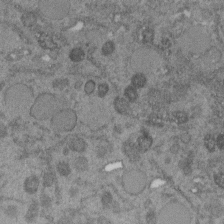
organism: C. elegans
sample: C. elegans embryo early stage
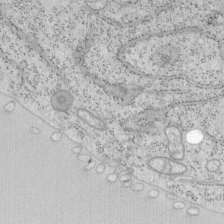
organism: Mouse
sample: OT-I killer T cells with ID8 ovarian cancer cells
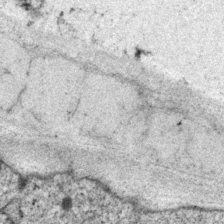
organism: P. pacificus
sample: Pharynx
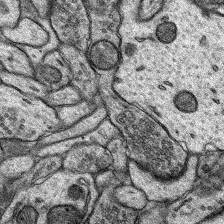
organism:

########################################

- **What is being asked**
Write out every line of the entries above exactly, and omit their pictures.

- **Answer**
organism: C. elegans
sample: C. elegans embryo early stage
organism: Mouse
sample: OT-I killer T cells with ID8 ovarian cancer cells
organism: P. pacificus
sample: Pharynx
organism:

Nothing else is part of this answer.